18 Oct 2022 | Zhan Tong, Yibing Song, Jue Wang, Limin Wang
VideoMAE: Masked Autoencoders are Data-Efficient Learners for Self-Supervised Video Pre-Training
**Abstract:**
This paper introduces VideoMAE, a data-efficient self-supervised video pre-training method. Inspired by ImageMAE, VideoMAE employs a high masking ratio (90% to 95%) and a tube masking strategy to make video reconstruction a challenging task, encouraging the model to learn more effective video representations. Key findings include:
1. An extremely high masking ratio (90% to 95%) still yields favorable performance, leveraging temporal redundancy in videos.
2. VideoMAE achieves impressive results on small datasets (3k-4k videos) without additional data, highlighting the effectiveness of video reconstruction as a self-supervision task.
3. Data quality is more critical than quantity for self-supervised video pre-training, especially when there is a domain shift between the pre-training and target datasets.
**Introduction:**
Video transformers require large-scale datasets for optimal performance. VideoMAE addresses this by using a simple pipeline of masking random cubes and reconstructing them, tailored for video data with temporal redundancy and correlation. The high masking ratio and tube masking strategy prevent information leakage and encourage learning high-level spatiotemporal structures.
**Related Work:**
The paper reviews existing methods for video representation learning, including supervised and semi-supervised approaches, and contrastive learning. It also discusses masked visual modeling, emphasizing the importance of temporal information in video data.
**VideoMAE Design:**
VideoMAE uses temporal downsampling to reduce the number of frames, cube embedding to decrease spatial and temporal dimensions, and a high masking ratio to increase reconstruction difficulty. The tube masking strategy ensures that temporal neighbors of masked cubes are also masked, preventing information leakage.
**Experiments:**
VideoMAE is evaluated on five datasets: Kinetics-400, Something-Something V2, UCF101, HMDB51, and AVA. Ablation studies show the effectiveness of the proposed designs. VideoMAE outperforms other methods, including training from scratch and contrastive learning, on both large and small datasets. It demonstrates superior transferability and generalization capabilities.
**Conclusion:**
VideoMAE is a simple and data-efficient method for self-supervised video pre-training, leveraging high masking ratios and tube masking to learn effective video representations.
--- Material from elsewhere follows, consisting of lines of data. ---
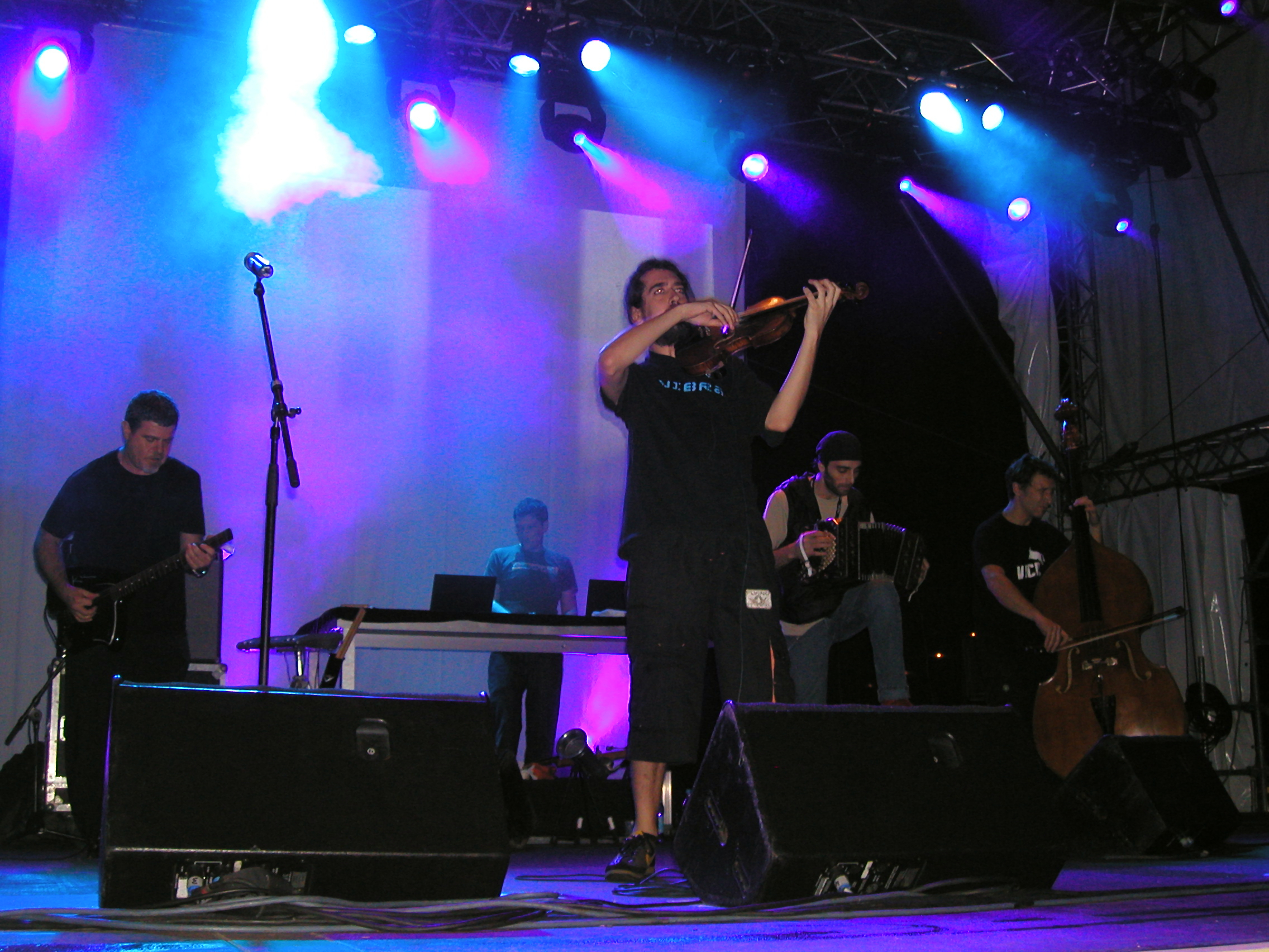 Bajofondo Tangoclub beim tff-Rudolstadt 2006
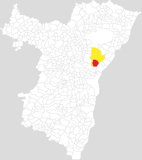 Communauté de communes de la Basse Zorn
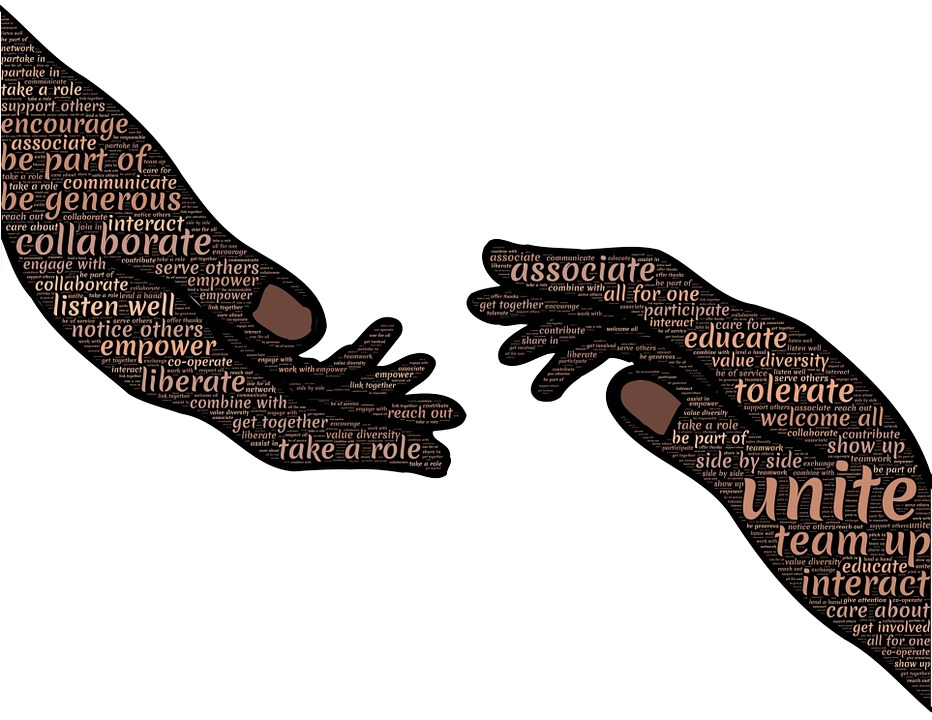 solidarité
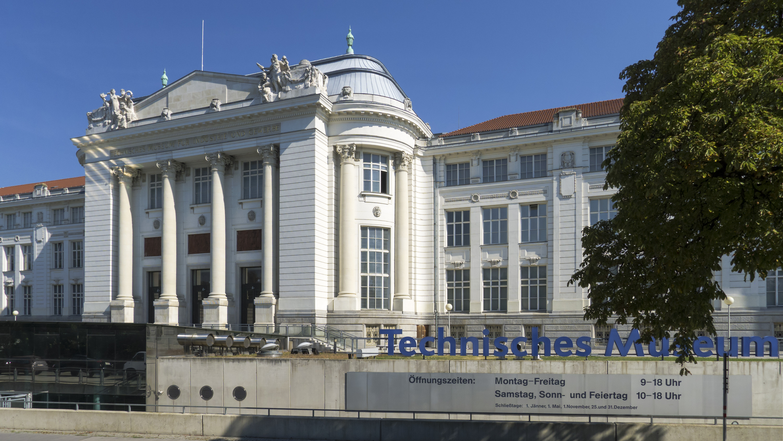 Technisches Museum in Wien 14, Mariahilfer Straße 212

It shows significant practical value, especially in scenarios with limited data.VideoMAE: Masked Autoencoders are Data-Efficient Learners for Self-Supervised Video Pre-Training
**Abstract:**
This paper introduces VideoMAE, a data-efficient self-supervised video pre-training method. Inspired by ImageMAE, VideoMAE employs a high masking ratio (90% to 95%) and a tube masking strategy to make video reconstruction a challenging task, encouraging the model to learn more effective video representations. Key findings include:
1. An extremely high masking ratio (90% to 95%) still yields favorable performance, leveraging temporal redundancy in videos.
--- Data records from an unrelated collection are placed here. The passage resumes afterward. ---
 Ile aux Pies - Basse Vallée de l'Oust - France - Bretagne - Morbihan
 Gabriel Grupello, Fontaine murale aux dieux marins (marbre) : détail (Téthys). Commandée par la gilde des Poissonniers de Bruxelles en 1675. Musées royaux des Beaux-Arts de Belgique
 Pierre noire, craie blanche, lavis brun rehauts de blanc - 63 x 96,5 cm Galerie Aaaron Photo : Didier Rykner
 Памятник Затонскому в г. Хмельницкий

2. VideoMAE achieves impressive results on small datasets (3k-4k videos) without additional data, highlighting the effectiveness of video reconstruction as a self-supervision task.
3. Data quality is more critical than quantity for self-supervised video pre-training, especially when there is a domain shift between the pre-training and target datasets.
**Introduction:**
Video transformers require large-scale datasets for optimal performance. VideoMAE addresses this by using a simple pipeline of masking random cubes and reconstructing them, tailored for video data with temporal redundancy and correlation. The high masking ratio and tube masking strategy prevent information leakage and encourage learning high-level spatiotemporal structures.
**Related Work:**
The paper reviews existing methods for video representation learning, including supervised and semi-supervised approaches, and contrastive learning. It also discusses masked visual modeling, emphasizing the importance of temporal information in video data.
**VideoMAE Design:**
VideoMAE uses temporal downsampling to reduce the number of frames, cube embedding to decrease spatial and temporal dimensions, and a high masking ratio to increase reconstruction difficulty. The tube masking strategy ensures that temporal neighbors of masked cubes are also masked, preventing information leakage.
**Experiments:**
VideoMAE is evaluated on five datasets: Kinetics-400, Something-Something V2, UCF101, HMDB51, and AVA. Ablation studies show the effectiveness of the proposed designs. VideoMAE outperforms other methods, including training from scratch and contrastive learning, on both large and small datasets. It demonstrates superior transferability and generalization capabilities.
**Conclusion:**
VideoMAE is a simple and data-efficient method for self-supervised video pre-training, leveraging high masking ratios and tube masking to learn effective video representations. It shows significant practical value, especially in scenarios with limited data.